Yemen'de barışı sağlama çabalarını desteklemek için yeni bir BM ve ABD girişimi

BM Yemen Özel Temsilcisi Hans Grundberg, Husi lideri Mehdi el-Maşat ile Sana'da görüştü (Husi medyası)
BM Yemen Özel Temsilcisi Hans Grundberg, Husi lideri Mehdi el-Maşat ile Sana'da görüştü (Husi medyası)
TT

Yemen'de barışı sağlama çabalarını desteklemek için yeni bir BM ve ABD girişimi

BM Yemen Özel Temsilcisi Hans Grundberg, Husi lideri Mehdi el-Maşat ile Sana'da görüştü (Husi medyası)
BM Yemen Özel Temsilcisi Hans Grundberg, Husi lideri Mehdi el-Maşat ile Sana'da görüştü (Husi medyası)

Suudi Arabistan ve Umman'ın Yemen'e barış getirme çabalarına destek olarak, BM Yemen Özel Temsilcisi Hans Grundberg ve ABD Yemen Özel Temsilcisi Tim Linderking bölgede yeni bir ziyaret turu başlattı. Grundberg Husilerle görüşmek için pazartesi günü Sana'ya ziyaret gerçekleştirirken, Linderking ise aynı gün Riyad ve Maskat'a gitti.
Yemen sokağı, bölgesel ve uluslararası çabaların, 2015'teki Husi darbesinden beri devam eden Yemen çatışmasında sayfayı çevirecek bir yol haritasıyla taçlandırılmasını umuyor.

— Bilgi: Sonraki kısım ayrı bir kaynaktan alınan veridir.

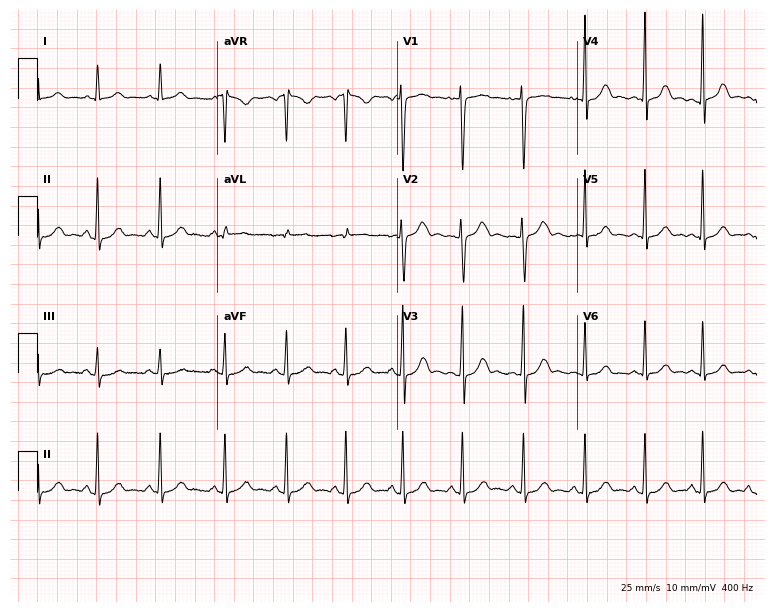
12-lead ECG (7.3-second recording at 400 Hz) from a 17-year-old woman. Screened for six findings — first-degree AV block, right bundle branch block, left bundle branch block, sinus bradycardia, atrial fibrillation, sinus tachycardia — none is recorded.
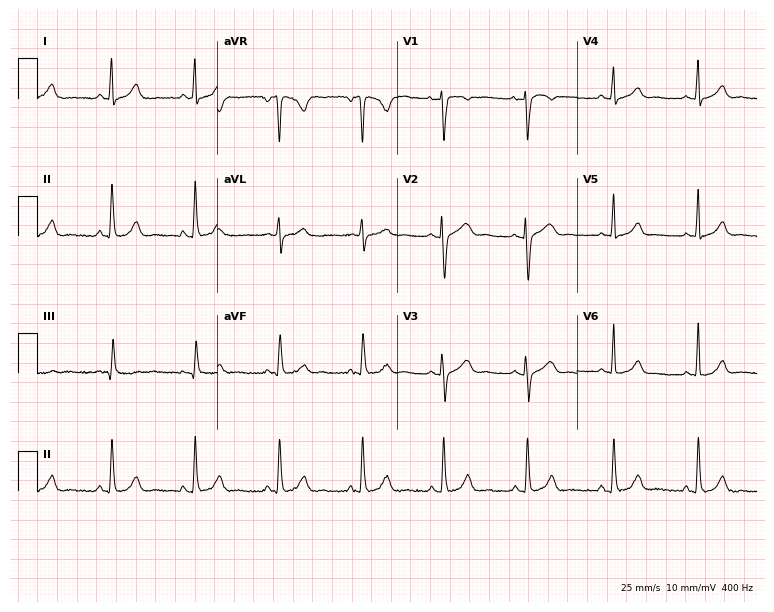
Electrocardiogram (7.3-second recording at 400 Hz), a female patient, 23 years old. Of the six screened findings (first-degree AV block, right bundle branch block (RBBB), left bundle branch block (LBBB), sinus bradycardia, atrial fibrillation (AF), sinus tachycardia), none is recorded.

Husi grubu ise ABD ve İngiltere'nin barış yolunu tıkadığını iddia ederek, daha fazla siyasi ve ekonomik kazanım elde etmek için manevralar yapıyor.
Husi medyası, Husilerin Yüksek Siyasi Konsey Başkanı Mehdi el-Meşat ve gruba sadık diğer liderlerin, barışı tesis etmek için görüşmek üzere BM elçisi Hans Grunberg ve beraberindeki ekiple Sana'da bir araya geldiğini bildirdi.
Husilere ait SABA haber ajansının aktardığına göre Maşat şunları söyledi: “Gerçekler, ABD ve İngiltere'nin Yemen'e barış getirmeye yönelik tüm girişimlerin önüne engel koyduğunu kanıtladı. Husi grubu ile Suudi Arabistan arasında ne zaman bir yakınlaşma ve uzlaşma olsa, ABD bölgeye ‘talihsiz’ elçisini göndermek için elini çabuk tutuyor ve tüm çabalar başarısız oluyor.”
Gözlemcilere göre Maşat'ın açıklamaları, grubun manevralarını ve bölgesel ve uluslararası arabulucular tarafından önerilen çözümleri benimseme konusundaki ciddiyetsizliğini gösteriyor. Grup politik ve ekonomik kazanımlar ararken, aynı zamanda başta “İran silahlarından vazgeçmek” olmak üzere önemli tavizler vermemeyi amaçlıyor.
Husi medyasına göre Maşat, grubun uyarılarını Avrupa ülkeleri de dahil olmak üzere uluslararası topluma iletmesi için elçiye iletti. Husiler, ABD ve İngiltere'nin gerilimi tırmandırma çabalarına dönmeleri halinde zarar görecekleri tehdidini savurdu. Bu tehdit, grubun bölgedeki ABD ve İngiliz çıkarlarını hedef alacağı anlamına geliyor.
Öte yandan ABD Dışişleri Bakanlığı, Yemen Özel Temsilcisi Tim Lenderking'in bu ayın başlarında "yeni bir anlaşma sağlamak ve kapsamlı bir barış süreci başlatmak için mevcut çabaları güçlendirmek" üzere Basra Körfezi bölgesine seyahat edeceğini duyurmuştu. ABD'den yapılan açıklamaya göre Özel Temsilci Lenderking, Umman Sultanlığı ve Suudi Arabistan’a yapacağı ziyarette, devam eden müzakereleri ilerletmek ve ortak çabaları görüşmek üzere Yemenli, Ummanlı, Suudi ve uluslararası ortaklarla bir araya gelecek. 
Açıklamada, ABD'nin; Birleşmiş Milletler'in aracılık ettiği ateşkesi ilerletmek için Birleşmiş Milletler, Suudi Arabistan, Umman ve diğer ortaklarla yakın iş birliği içinde çalıştığı belirtildi. Söz konusu ateşkes Yemenlilerin ülkeleri için daha parlak bir gelecek şekillendirmelerine olanak tanıdı ve Yemen'de savaşın başlamasından bu yana en uzun süren sükûnet dönemine izin verdi.
Yemen barışı için yürütülen çabalarda en büyük başarı geçen ay Sana'da Husi grup liderleriyle Suudi Arabistan ve Umman delegasyonu tarafından yapılan görüşmelerde kaydedildi. Şarku’l Avsat’ın ulaştığı bilgilere göre bu görüşmelerde şu konular yer aldı: “Ateşkesi istikrara kavuşturmak, insani yardım hatlarını genişletmek, maaşların iyileştirilmesi, geçişleri açmak, havaalanları ve limanlar üzerindeki kısıtlamaları kaldırmak ve kalıcı bir barış için anlaşma yapmak.”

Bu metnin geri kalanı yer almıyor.